## WHAT THE EXERCISE ASKS
Type the data below again exactly. Omit all pictures.

## DATA FOR REVIEW

☆ ☆ ☆ ☆

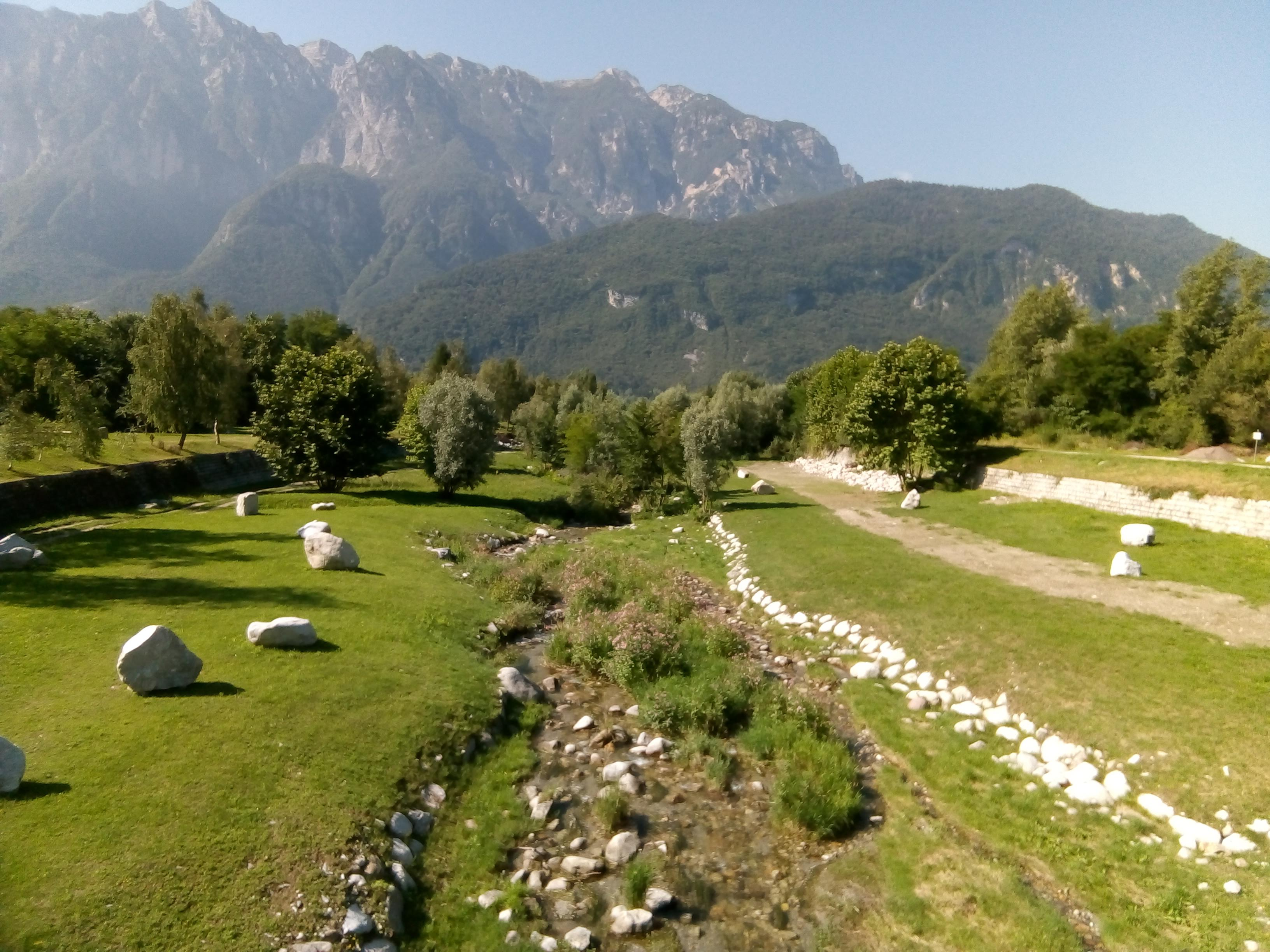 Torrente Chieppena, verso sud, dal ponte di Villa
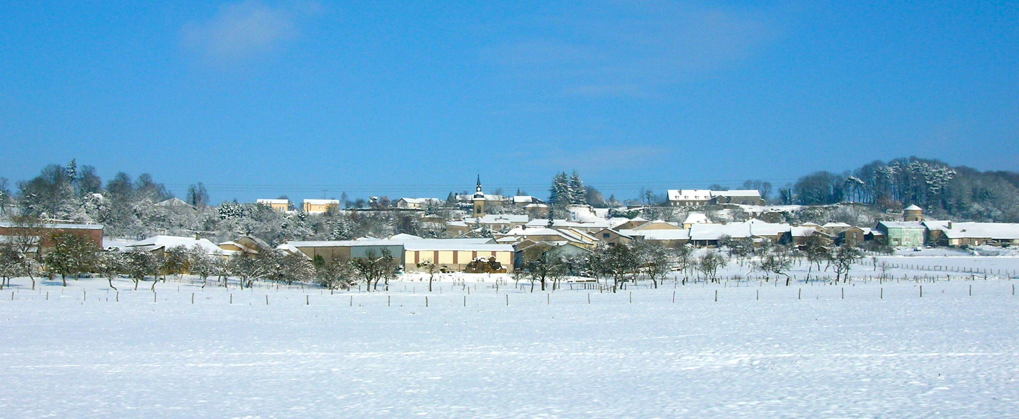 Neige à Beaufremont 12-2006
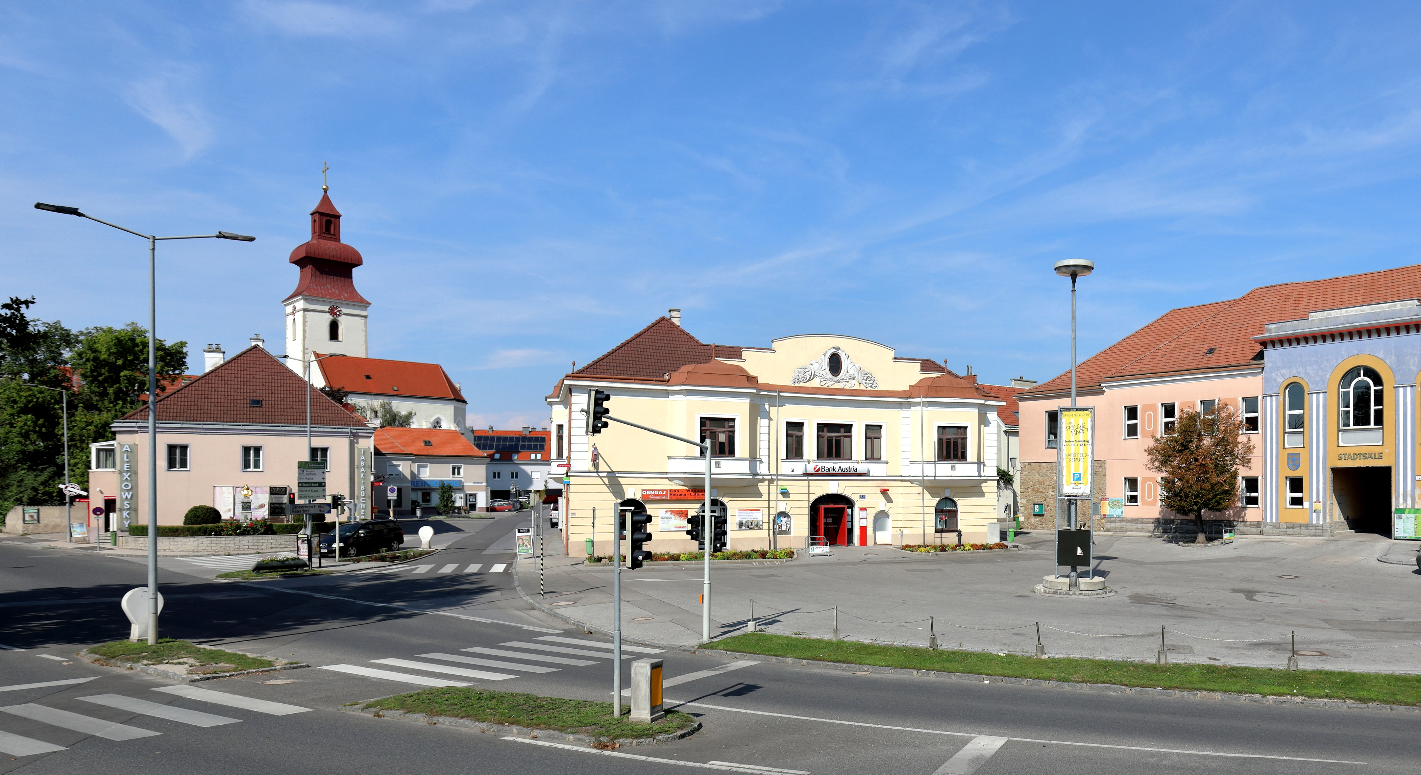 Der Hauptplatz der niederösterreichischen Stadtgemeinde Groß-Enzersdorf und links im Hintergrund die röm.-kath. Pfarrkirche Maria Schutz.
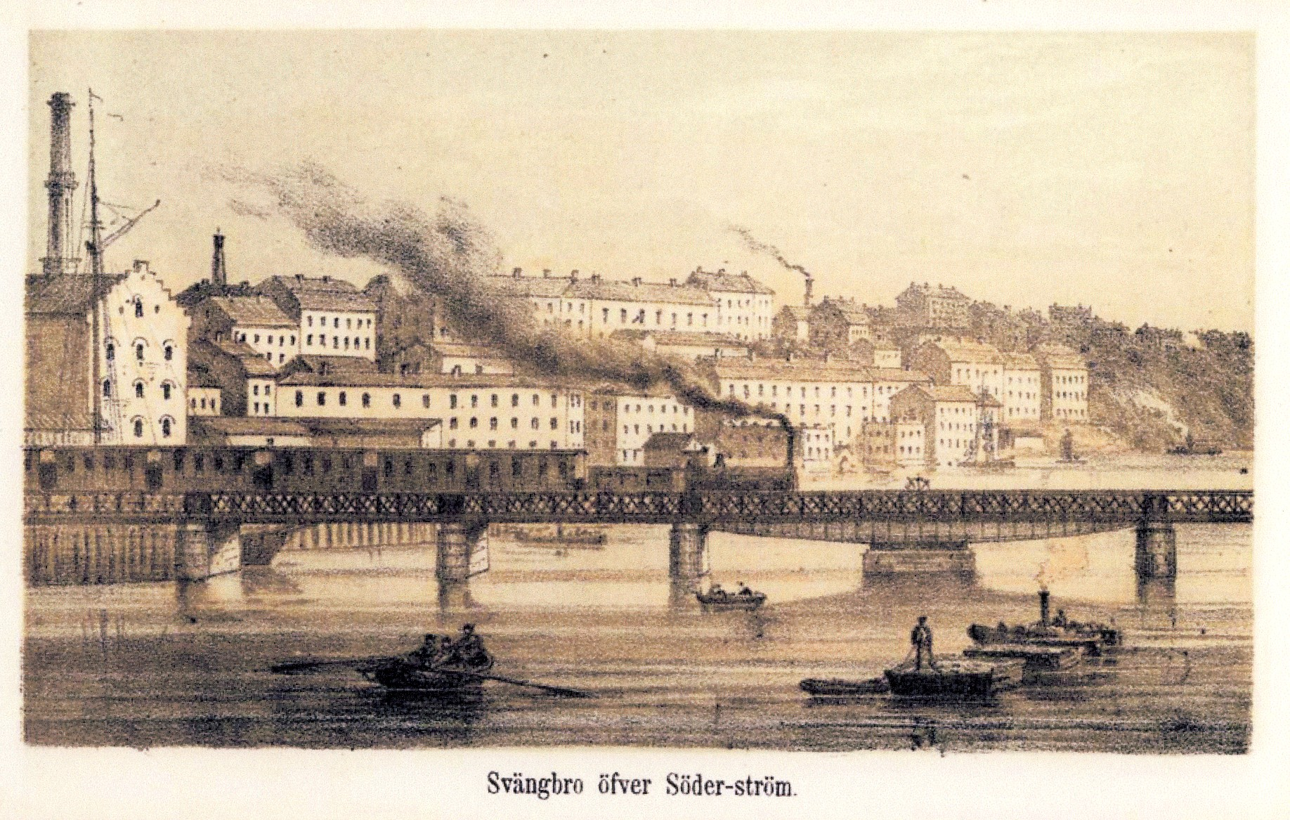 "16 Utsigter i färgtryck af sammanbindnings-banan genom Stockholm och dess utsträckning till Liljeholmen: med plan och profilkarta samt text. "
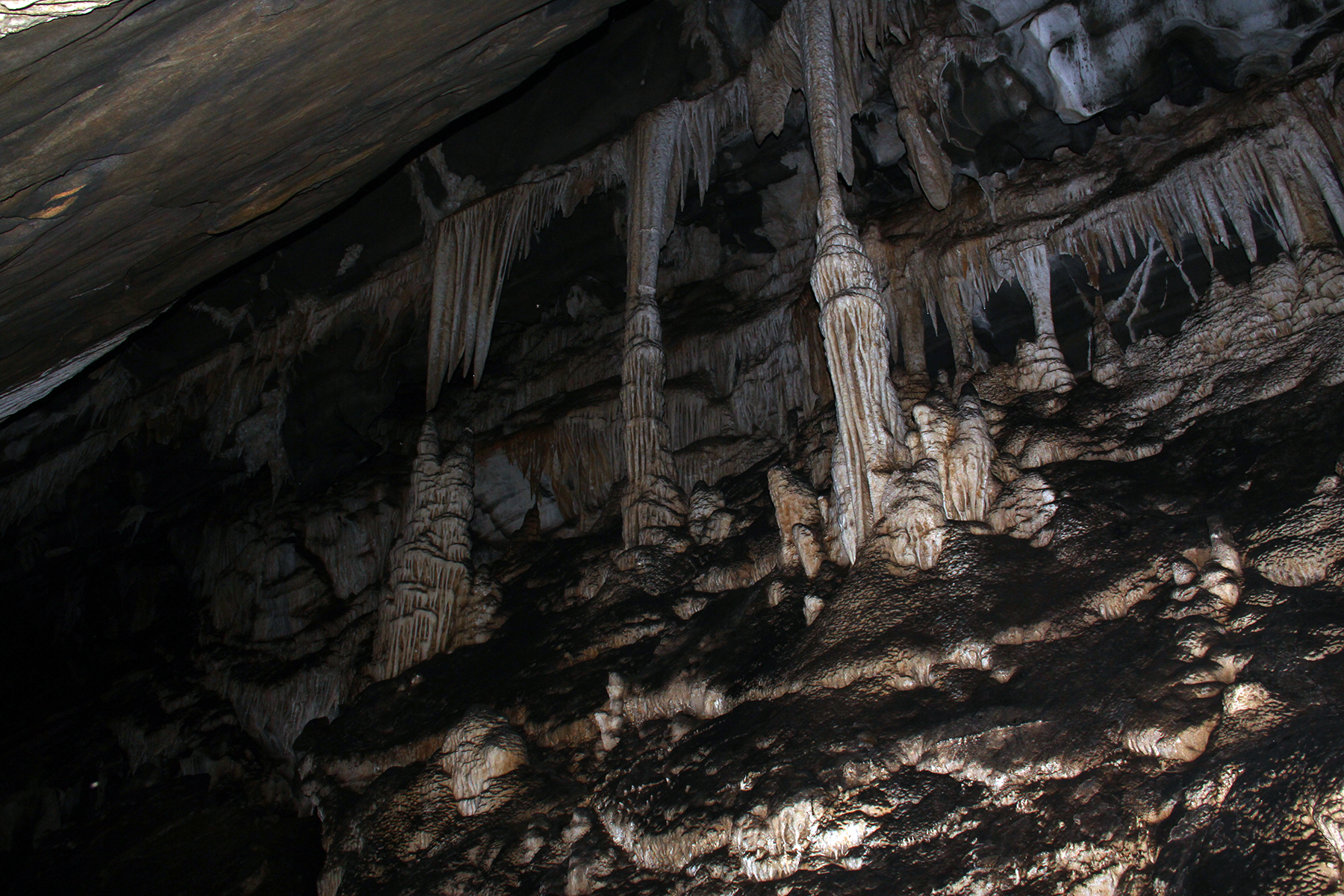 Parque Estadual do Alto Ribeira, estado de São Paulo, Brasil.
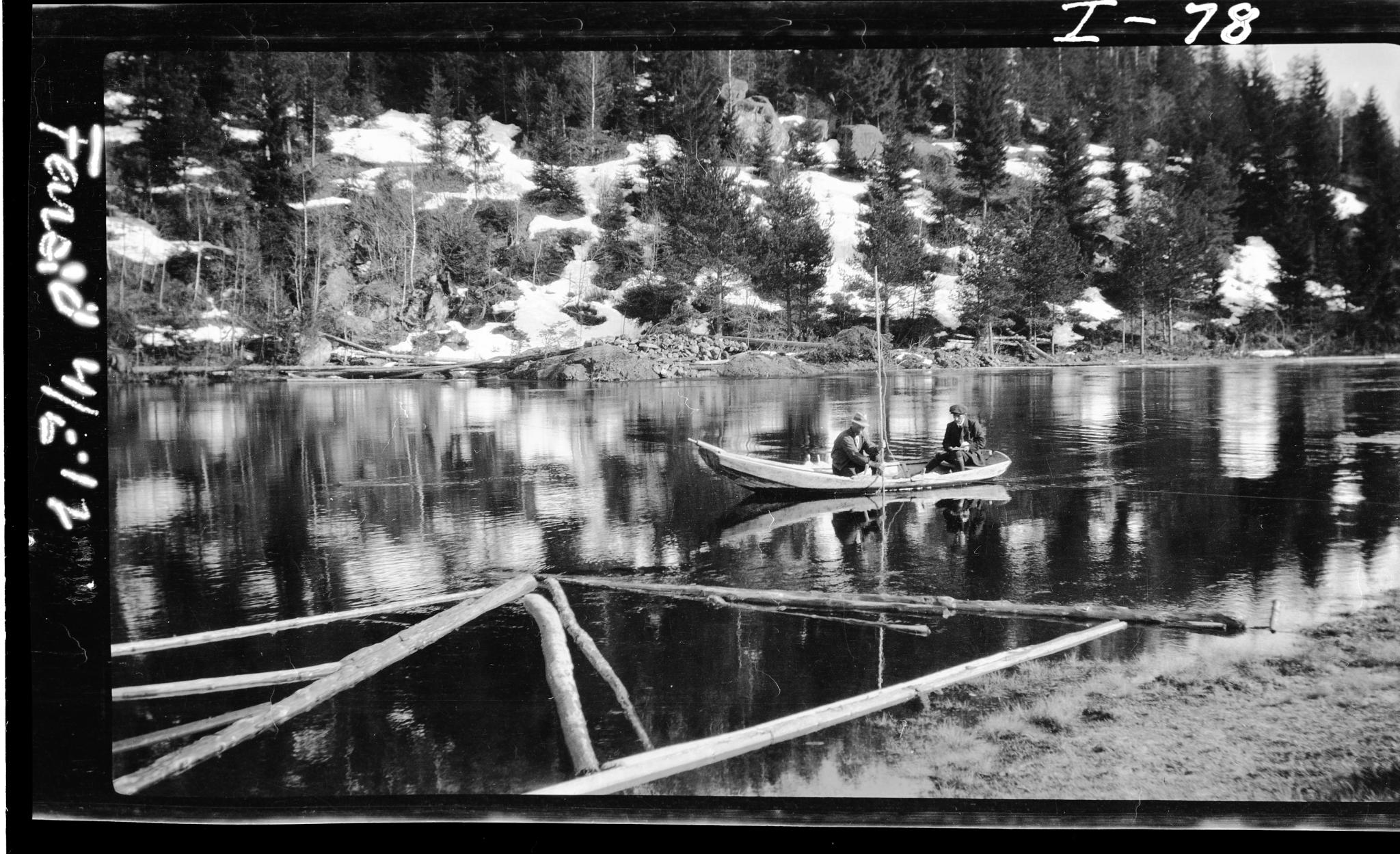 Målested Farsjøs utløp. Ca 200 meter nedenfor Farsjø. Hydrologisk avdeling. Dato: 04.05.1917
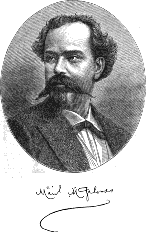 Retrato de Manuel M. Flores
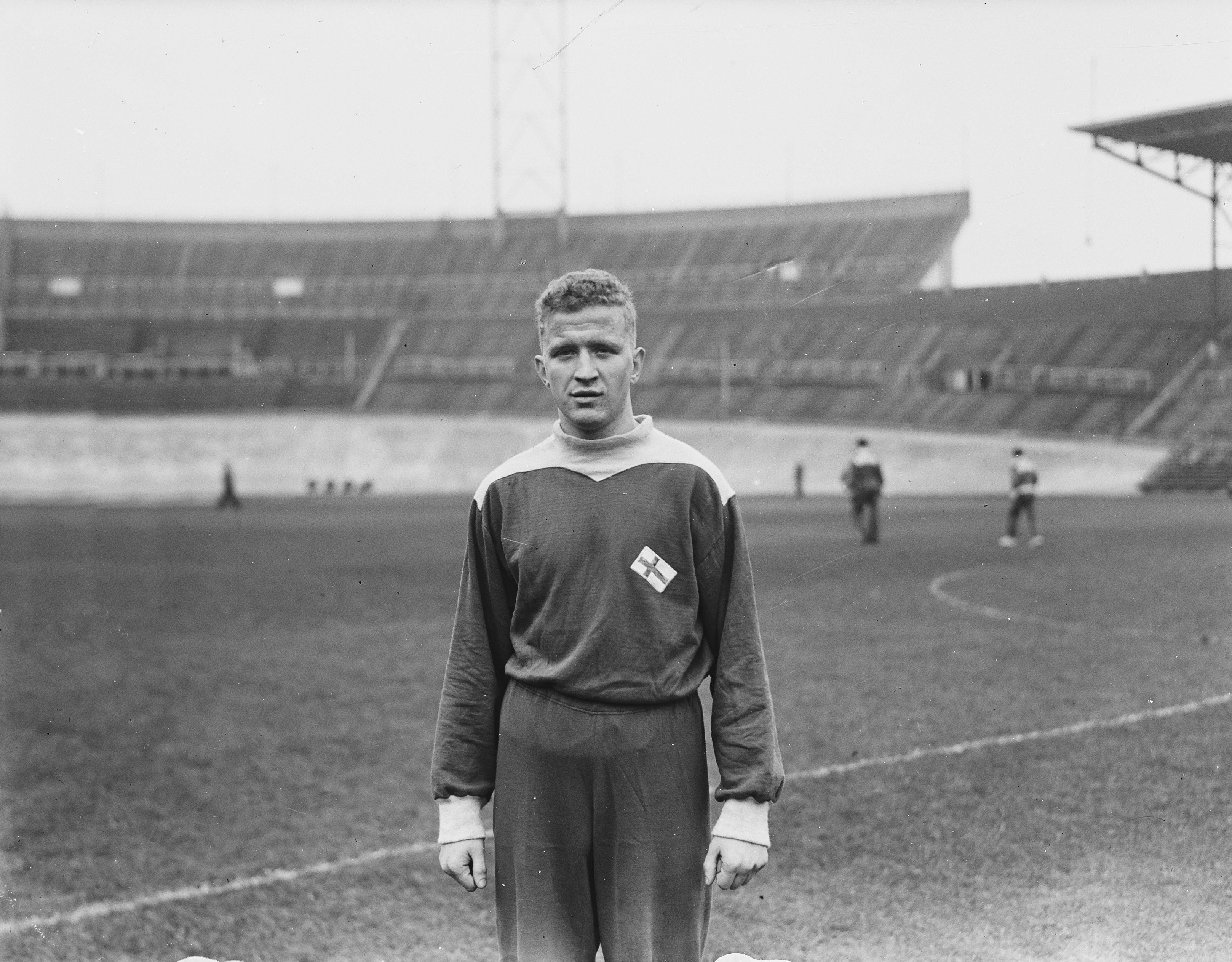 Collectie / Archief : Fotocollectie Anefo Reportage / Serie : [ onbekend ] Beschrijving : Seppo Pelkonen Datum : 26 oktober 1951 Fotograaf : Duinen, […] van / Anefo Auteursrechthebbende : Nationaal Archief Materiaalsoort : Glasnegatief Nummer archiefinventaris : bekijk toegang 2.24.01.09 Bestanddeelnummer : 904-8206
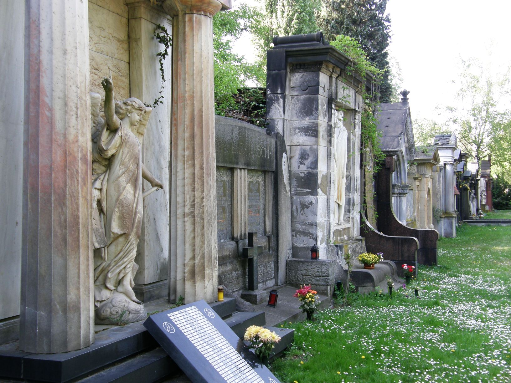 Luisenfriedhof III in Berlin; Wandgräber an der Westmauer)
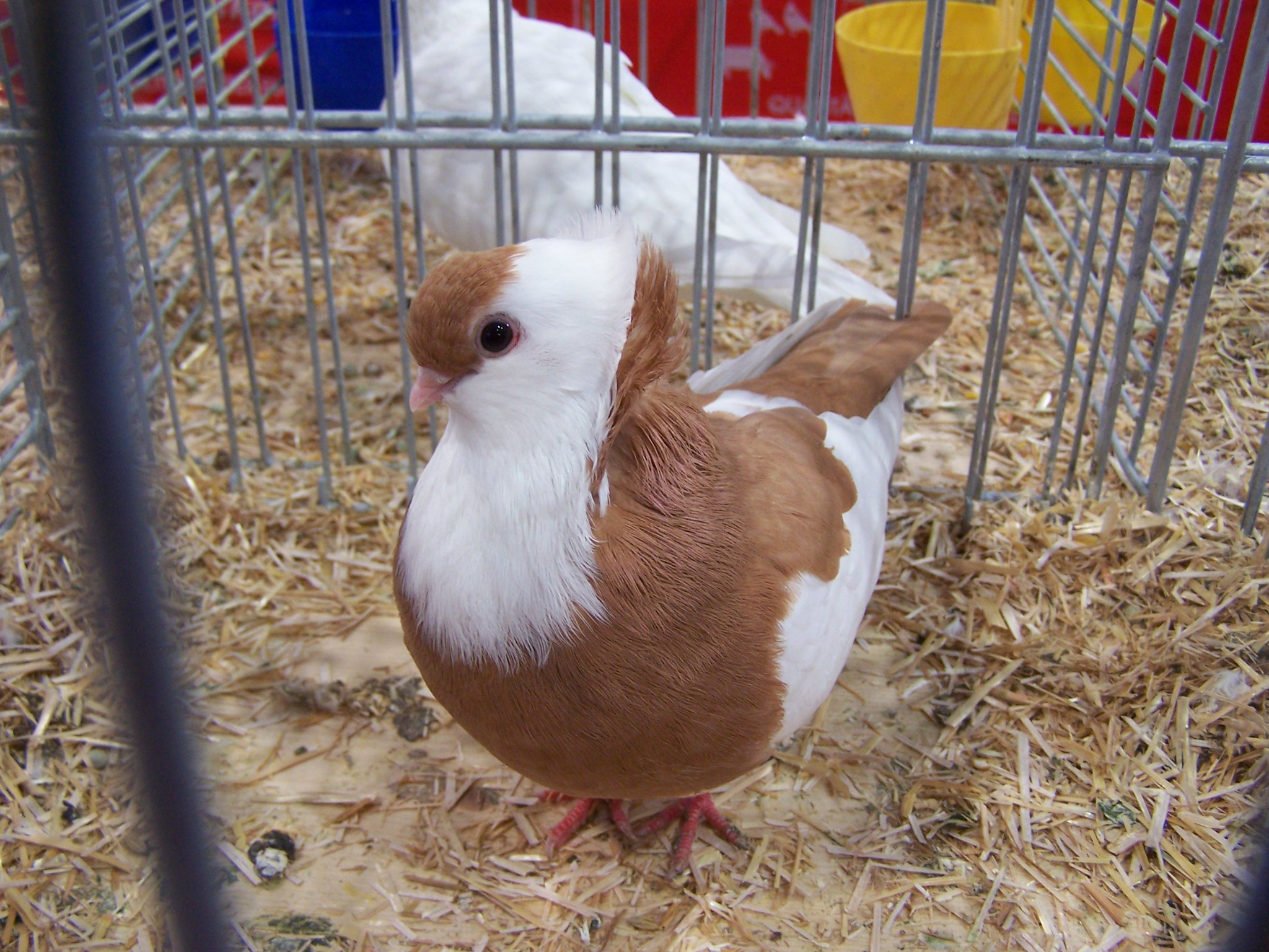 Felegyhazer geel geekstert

☆ ☆ ☆ ☆

## COMPLETED EXERCISE
 Torrente Chieppena, verso sud, dal ponte di Villa
 Neige à Beaufremont 12-2006
 Der Hauptplatz der niederösterreichischen Stadtgemeinde Groß-Enzersdorf und links im Hintergrund die röm.-kath. Pfarrkirche Maria Schutz.
 "16 Utsigter i färgtryck af sammanbindnings-banan genom Stockholm och dess utsträckning till Liljeholmen: med plan och profilkarta samt text. "
 Parque Estadual do Alto Ribeira, estado de São Paulo, Brasil.
 Målested Farsjøs utløp. Ca 200 meter nedenfor Farsjø. Hydrologisk avdeling. Dato: 04.05.1917
 Retrato de Manuel M. Flores
 Collectie / Archief : Fotocollectie Anefo Reportage / Serie : [ onbekend ] Beschrijving : Seppo Pelkonen Datum : 26 oktober 1951 Fotograaf : Duinen, […] van / Anefo Auteursrechthebbende : Nationaal Archief Materiaalsoort : Glasnegatief Nummer archiefinventaris : bekijk toegang 2.24.01.09 Bestanddeelnummer : 904-8206
 Luisenfriedhof III in Berlin; Wandgräber an der Westmauer)
 Felegyhazer geel geekstert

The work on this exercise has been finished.